I’ve given plenty of good (if “good” is measured by verbosity) reasons why I’ve intended to quit Facebook as one of this year’s resolutions, but have I lived up to it?
The short answer, coming from someone not known for short answers (hence this long build-up): sort of. I have taken several concrete steps to significantly reduce my involvement with Facebook. I changed my notification preferences — I had previously set Facebook to never notify me by email about anything, since I was always checking the site anyway — so that if something really important does come my way, I can find out about it without constantly wading through Farmville updates** and alerts about which of my friends are now friends with other people I will never know.
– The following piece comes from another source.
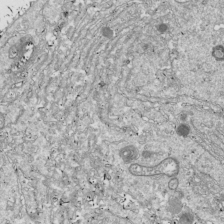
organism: Drosophila
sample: Cell division; meiosis; drosophila spermatocytes

I never post status updates directly to Facebook, leaving it to Twitter (with which I also have an ambivalent relationship) and NetworkedBlogs to do my dirty work, although I do occasionally follow up on comments on my posts. Once every couple of days I’ll quickly scan the live feed to see if anyone’s saying or doing anything I’m genuinely interested in, but I limit it to a minute or two. And on special occasions (like when I took my dad to our first ever Vikings game on January 3), I’ll post photos to my profile. But that’s it, and it’s more than enough.
Is my life better with less Facebook in it? Unequivocally, yes. I do feel slightly less connected with my widely dispersed “network” of social acquaintances, but I also have a much more realistic view of how disconnected we really were anyway, despite the fact that I knew what they were eating for lunch.
Final thought
Knowing that this blog entry is going to appear in my Facebook feed, I feel the situation can best be described in the words of Sideshow Bob: “By the way, I am aware of the irony of appearing on television in order to decry it. So don’t bother pointing that out.”
* OK, I don’t think this scenario ever actually happened on Three’s Company. And yet, in a way, didn’t it happen on every single episode?
** Yes, I know you can hide that crap, and I always do with such a vengeance that at one point I almost considered unhiding all of them just so I could have the pleasure of hiding them all again.